Star Sims, J.D. Director of Human Rights Department of Mental Health 25 Staniford Street Boston, MA. 02114

From: August Baker 
Sent: Friday, February 14, 2025 6:58 PM
To: Sims, Startese (DMH) 
Subject: Human Rights Complaint

Startese Sims, JD/ Director of Human Rights / Massachusetts Department of Mental Health

Dear Attorney Sims,

It is well-known that all detainees should be provided at least one hour daily of outdoor air and outdoor light.  This is for example the longstanding and well-established position of the United Nations (as codified in the Nelson Mandela Rules).  If a facility does not provide daily outdoor access, that is considered a form of torture (e.g., the Association for the Prevention of Torture). 

Massachusetts state law and state regulations concur. A patient of a facility must be provided daily access to the outdoors, individually or in groups.  104 CMR §27.13(6)(f)

I hereby make this Human Rights Complaint regarding the Acute Inpatient Unit at Corrigan Mental Health Center ("Corrigan IPU"). Although the percentage varies depending on the current patient load, a significant portion of the patients at Corrigan IPU are not provided a substantive right of daily access to the outdoors. As a result, based on information and belief, many patients at Corrigan IPU can go a whole week without accessing the outdoors.  Some can go even an entire month without access.  The staff at Corrigan IPU do not even keep track of when was the last time that a patient accessed the outdoors.
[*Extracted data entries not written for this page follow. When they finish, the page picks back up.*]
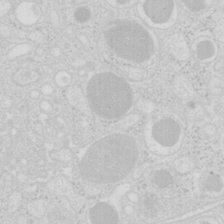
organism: Mouse
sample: Pancreas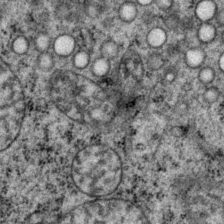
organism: P. pacificus
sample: Pharynx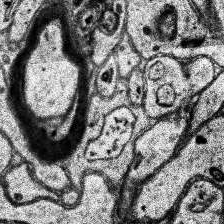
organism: Human
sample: Temporal Lobe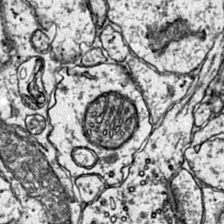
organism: Mouse
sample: Primary visual cortex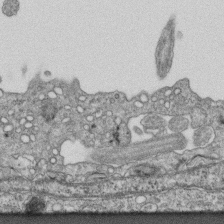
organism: Mouse
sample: Centriole in ependymal cells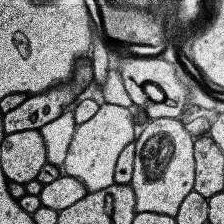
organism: Human
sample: Temporal Lobe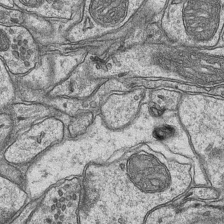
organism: Mouse
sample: CA1 Hippocampus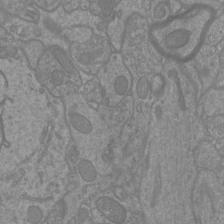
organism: Mouse
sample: Cortical neurons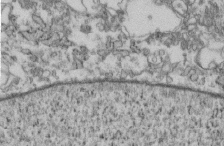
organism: Mouse
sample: Cilia; retinal pigment epithelium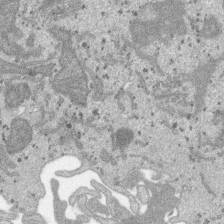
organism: Human
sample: Lung epithelial cells infected with SARS-CoV-2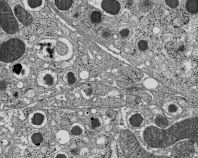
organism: C57BL Mouse
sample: Pancreatic islet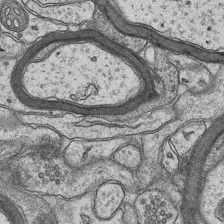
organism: Mouse
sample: CA1 Hippocampus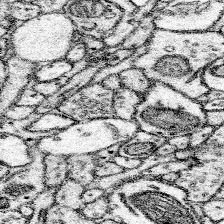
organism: Mouse
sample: Somatosensory cortex neuropil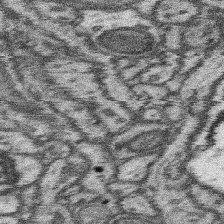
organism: Mouse
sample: Somatosensory cortex neuropil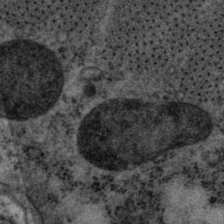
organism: P. pacificus
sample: Pharynx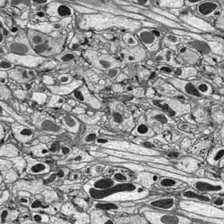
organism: Drosophila
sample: Optic lobe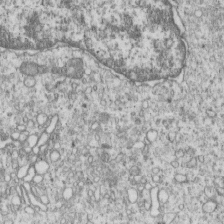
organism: Human
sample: MDA-MB-231 cells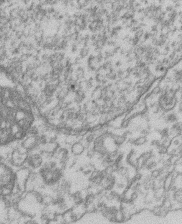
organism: Mouse
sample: T cell stromal cell synapse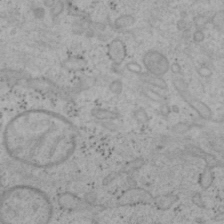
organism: Human
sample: HeLa cells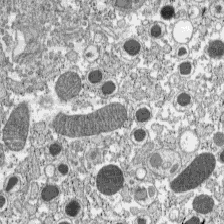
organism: C57BL Mouse
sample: Pancreatic islet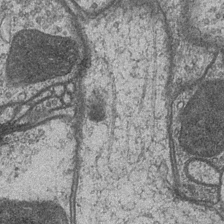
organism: Drosophila
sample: Optic medulla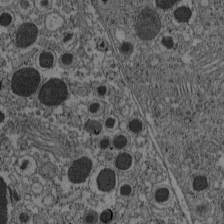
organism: C57BL Mouse
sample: Pancreatic islet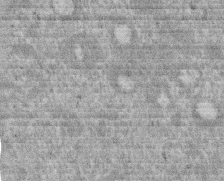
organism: Mouse
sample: Dividing mouse embryo 1 cell stage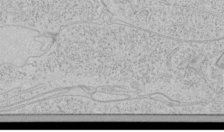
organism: Human
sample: Mitochondria in HCT116 cells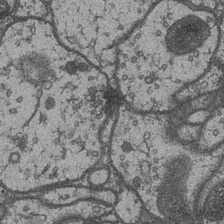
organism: Drosophila
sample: Optic medulla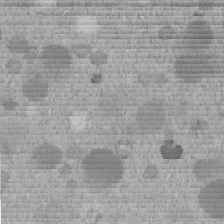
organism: C. elegans
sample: C. elegans embryo early stage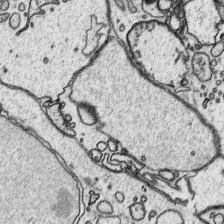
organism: Platynereis dumerilii
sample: Parapodia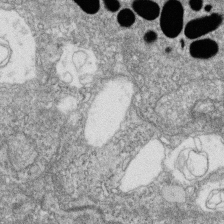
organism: Zebrafish
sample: Cilia; retinal pigment epithelium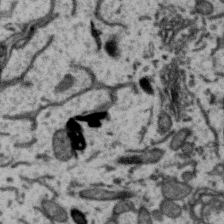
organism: Zebra finch
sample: Brain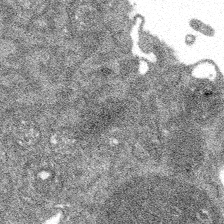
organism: Spongilla lacustris
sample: Multiple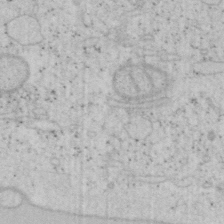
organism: Human
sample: HeLa cells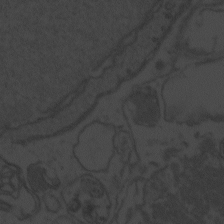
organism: Zebrafish
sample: Macrophage infected with Toxoplasma gondii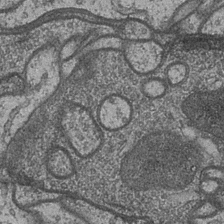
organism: Drosophila
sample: Optic medulla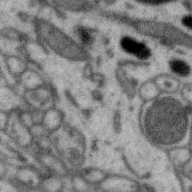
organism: Zebra finch
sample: Brain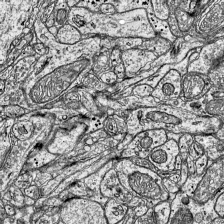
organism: Mouse
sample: Visual Cortex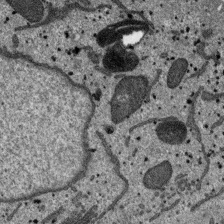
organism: Human
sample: Lung epithelial cells, uninfected (mock) control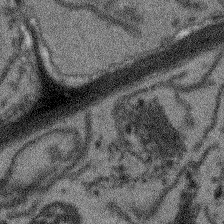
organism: Arabidopsis thaliana
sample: Root tip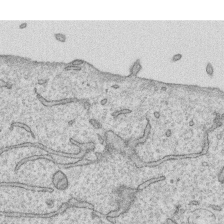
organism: Human
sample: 1205lu cells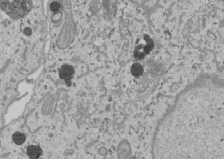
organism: Human
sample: Mitochondria in U2OS cells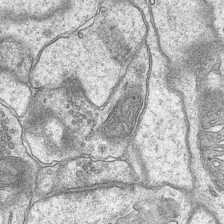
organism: Mouse
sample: CA1 Hippocampus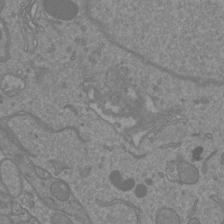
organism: Mouse
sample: Cortical neurons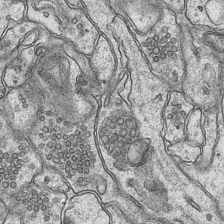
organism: Mouse
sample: CA1 Hippocampus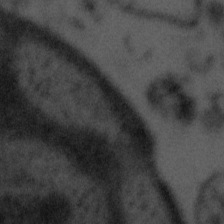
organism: Tuwongella immobilis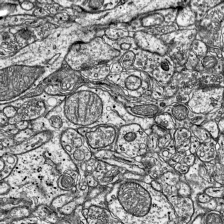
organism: Mouse
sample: Visual Cortex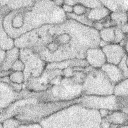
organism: Rabbit
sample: Retina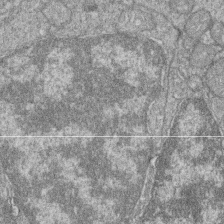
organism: Zebrafish
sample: Cilia; retinal pigment epithelium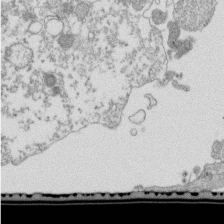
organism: Human
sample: HeLa cell HIV synapse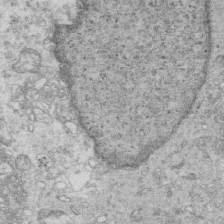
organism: Mouse
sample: Multiciliated cells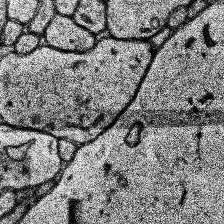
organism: Human
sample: Temporal Lobe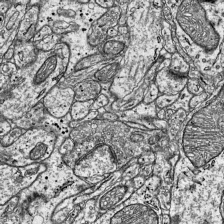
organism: Mouse
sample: Visual Cortex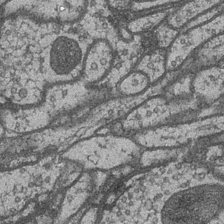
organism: Drosophila
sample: Optic medulla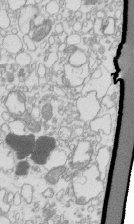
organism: Mouse
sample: Macrophages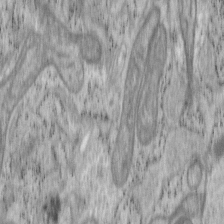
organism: Human
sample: HeLa cells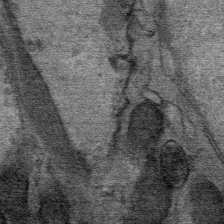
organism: Mouse
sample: Mouse Salivary gland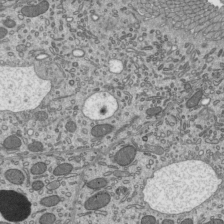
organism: Mouse
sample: Mouse epididymis efferent ductule cilia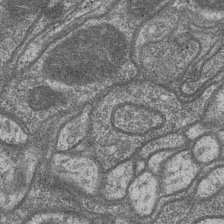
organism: Drosophila
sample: Optic medulla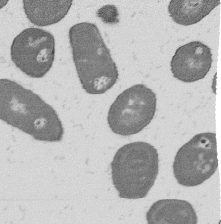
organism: B. subtilis
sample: Bacterial spore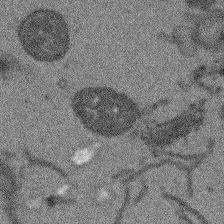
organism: Arabidopsis thaliana
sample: Root tip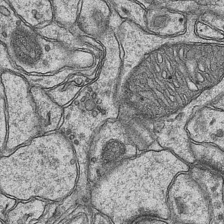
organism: Mouse
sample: CA1 Hippocampus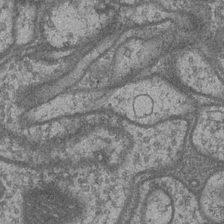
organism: Drosophila
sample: Optic medulla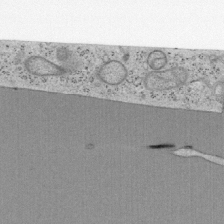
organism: Human
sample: HeLa cells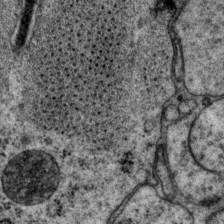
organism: P. pacificus
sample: Pharynx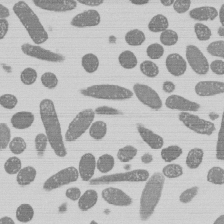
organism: E. coli
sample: Bacterial nucleoid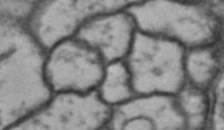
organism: Drosophila
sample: Brain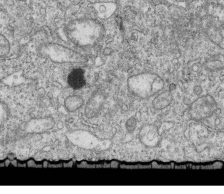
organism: Human
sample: HeLa cell HIV synapse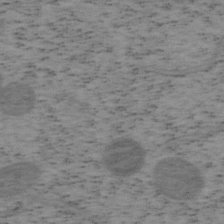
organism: Mouse
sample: OT-I killer T cells with ID8 ovarian cancer cells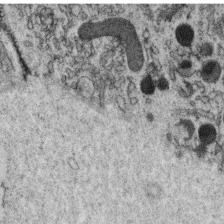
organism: C. elegans
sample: C. elegans oocyte; sperm cells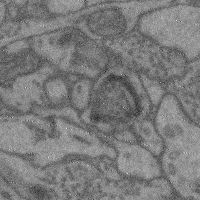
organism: Mouse
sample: Cerebral cortex

I have the right to make this Complaint and have it be taken seriously.  Under Massachusetts state law and regulations, any person may make a Human Rights Complaint regarding a condition involving DMH clients which he or she believes to be dangerous, illegal, or inhumane. 104 CMR, § 32.04 

That is precisely the situation here I am complaining about a condition involving DMH clients which I believe to be both illegal and inhumane. Yet I have attempted several times to bring this condition to the attention of Corrigan personnel, and their response has been to ignore my complaint. I first brought the issue to the attention of Human Rights Officer Lawrence Weiner in October 2024.  I recently made my complaint known to Facility Medical Director Jose Afonso, and staff member Maxwell Mayer.  I also made it known to Jeanne Crespi, who, according to the January 2025 DMH Resource Directory, is the current Person in Charge.

In addition, I have made public records requests regarding this issue. (I asked, specifically, for any information regarding a Plan as defined in 104 CMR 27.13(6)(f)5.  I also contacted the Ombudsman.  In all cases, there has been no response at all.